R. Bisogna distinguere tra
aiuto culturale e identitario di riscatto da un violento passato
di assimilazione culturale e aiuto concreto e finanziario. Oggi, a mio parere, è
ancora ben difficile costruire una rete di solidarietà economica
a favore dei popoli indigeni. Soprattutto oggi, che siamo
immersi in una crisi globale. La
solidarietà culturale passa, in Italia, attraverso i cuori di
chi ama i Nativi Americani, in special modo. Le organizzazioni
umanitarie mondiali si occupano di altro, ma l'ONU, ad esempio,
appoggia iniziative come quella del dizionario, infatti la sua
presentazione è stata inserita nel calendario degli eventi per
la salvaguardia delle lingue indigene dell'UNESCO.
D. I Crow hanno scelto
la sopravvivenza, i Lakota la libertà. In che punto queste due
popolazioni antagoniste sono riuscite ad incontrarsi per
riconciliarsi e curare le ferite del passato?
R. Oggi le tribù di Nativi
Americani condividono gli stessi problemi, e sono unite nel
salvaguardare i propri valori. I Crow e i Lakota, storicamente
nemici, oggi hanno certo alcune
differenze che li distinguono, ma poi rimane la base della
tutela della cultura, della terra, della tradizione.

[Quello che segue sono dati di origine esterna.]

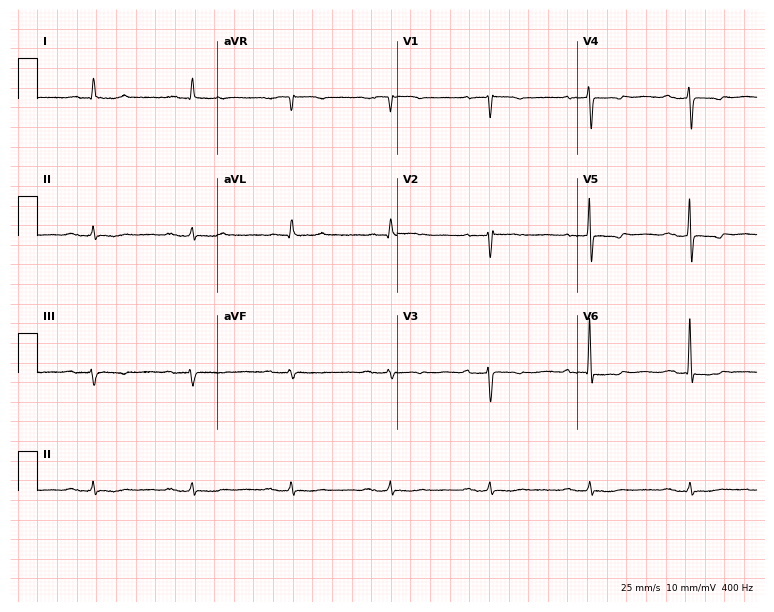
Resting 12-lead electrocardiogram. Patient: a 71-year-old woman. None of these six findings is recorded: first-degree AV block, right bundle branch block, left bundle branch block, sinus bradycardia, atrial fibrillation, sinus tachycardia.

In realtà, sono molto più simili tra di
loro che non confrontati ad altre tribù . E' un discorso molto
lungo. Fondamentalmente, i
Crow rimangono sempre in buoni rapporti col Governo
statunitense. I Lakota sono, invece, i
guerrieri, i contestatori, vedi ad esempio il caso del lockdown
per il coronavirus: gli Oglala Lakota si sono opposti al
Governatore del Sud Dakota all'apertura delle strade nelle loro
riserve, perchè hanno deciso di
continuare a salvaguardare la salute dei propri membri.
D. A noi, così diversi
culturalmente ed emotivamente, cosa può insegnare il reale
recupero di questa memoria storica?
R. La cosa più importante
è il loro rispetto della terra e dell'ambiente. Ad esempio tra
loro ci sono i "Protettori dell'Acqua", persone che sono scelte
per salvaguardare l'Acqua che per loro è
un'entità viva, portatrice di vita. Il fatto poi che non siano
avidi di denaro, e che non sfruttino le risorse del territorio
per ricavarne denaro, è un valore molto
prezioso e tutti dovremmo interrogarci a tal proposito, come
racconto nel mio Liberi di non Comprare.